Some of these things are good. Some aren't. Some work at times, some completely flop at others. Sometimes people will tell me I have no emotions or sympathy, and sometimes they'll say I am being irrational. Of course, I am human, and (un)fortunately, not perfect. I can't and will not offer a pan-human solution to how to deal with emotions, I'll just tell you what works for me. And it's easy. Or rather, it becomes easy after a while.

Here's what I do when I feel something intensely and I don't want to (this is especially useful with negative or unpleasant emotions). I set aside a few minutes for myself, sometimes only five minutes, and sometimes 20 minutes or half an hour. I let myself feel whatever I am feeling. This focus helps with validating my own experience and not relying on something external. I am feeling this emotion and it has engulfed me. This is my reality. It's not pleasant, it's not happy, and it's not something I want to carry around with me.

From here, I'll see what I want to do. Usually for me, I do one of three things.
 1) I just sit down and talk out loud through my feelings and listen to myself. How am I reacting, how am I feeling, what do I want to do? Sometimes I bash myself, sometimes I repeat the same thing over and over again.
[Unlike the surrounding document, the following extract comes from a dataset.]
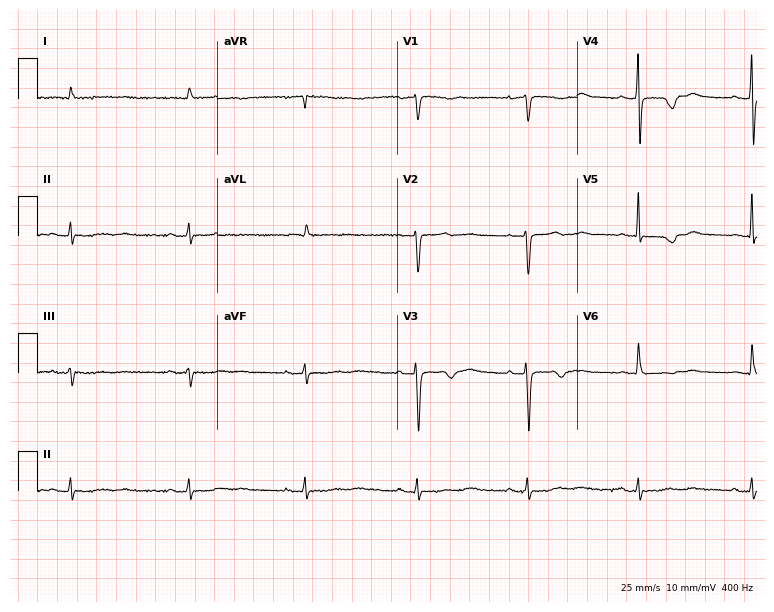
ECG (7.3-second recording at 400 Hz) — a 71-year-old woman. Screened for six findings — first-degree AV block, right bundle branch block, left bundle branch block, sinus bradycardia, atrial fibrillation, sinus tachycardia — none is recorded. Findings outside these six are not listed.

The important thing is to let it leave me.
2) I take out my venting journal (yes I have such a journal), and I just write. It's messy usually, it looks terrible and sometimes infinite. Sometimes it feels like I have written a volume. It feels like my rage or frustration can't fit into a few pages. And sometimes that's true. Sometimes it doesn't fit. And the great thing is that it doesn't have to. I don't have to spend only one page. I don't have to care about punctuation. I don't have to care about anyone's feedback. This is for me only, and I write. Sometimes I write over a page I already filled out. Sometimes I write in highlighter and sometimes in sharpie. Sometimes the ink smudges and sometimes it bleeds through. It's messy, as I said. But it's liberating. It's for me only. And it is how I feel.
3) I take out my art notebook and make art. Try contours and patterns and spirals. Doodles and calligraphy. It's a pure way to channel what I am feeling. And it's nice because I am not graded on it. I am not showing it to anyone. I am not making it for any other purpose than to purge myself of what I am feeling. That's what it boils down to. I have these emotions in me, I acknowledge them, and now I want them out. So this is what I do.
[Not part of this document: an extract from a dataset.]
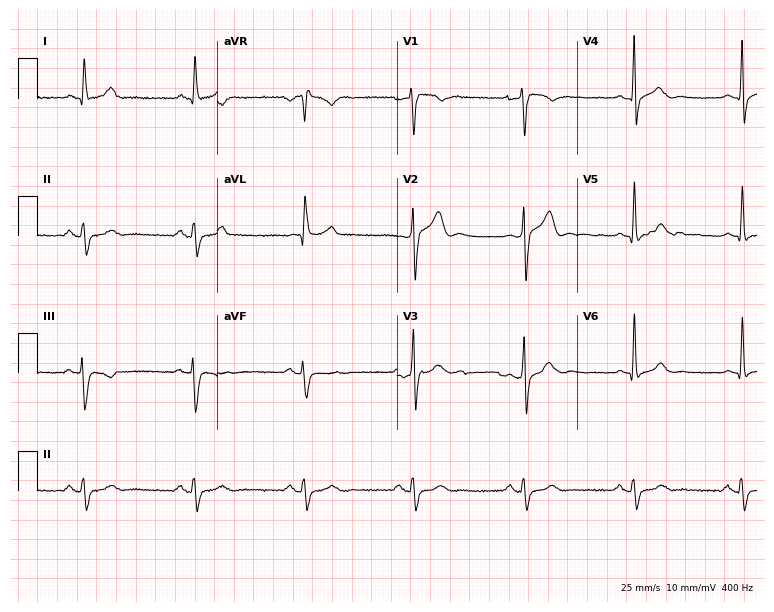
ECG (7.3-second recording at 400 Hz) — a 56-year-old male. Screened for six findings — first-degree AV block, right bundle branch block, left bundle branch block, sinus bradycardia, atrial fibrillation, sinus tachycardia — none is recorded.

And it's all uncensored. Unapologetic. I don't stop myself. I don't filter myself. I don't filter my words. I don't filter my art. I have some pages filled with swear words and some pages filled with stars. And the great thing is – when I go back, it's real. It's proof. It's testimony to what I felt and what I moved on from. I can see myself and I can see my feelings on the page. And sometimes they are embarrassing. Sometimes they are pages filled with boy problems. Sometimes they are spiritual dilemmas. Sometimes they are confessions about friends and friendships. Sometimes they are upsetting and sometimes they are a wake up call. But they are there and they are always a good way to calibrate.

I can look at a page or read a passage from what I have written maybe a year ago and I am reminded of how I could move on. I felt this, I see, and now I don't. I can move on. And I am okay with it. I am not held up. I am not stuck on this. I lived through it, I am a different person because of it, and I have carried on with my life. I can carry on with my life. And essentially, that's what matters.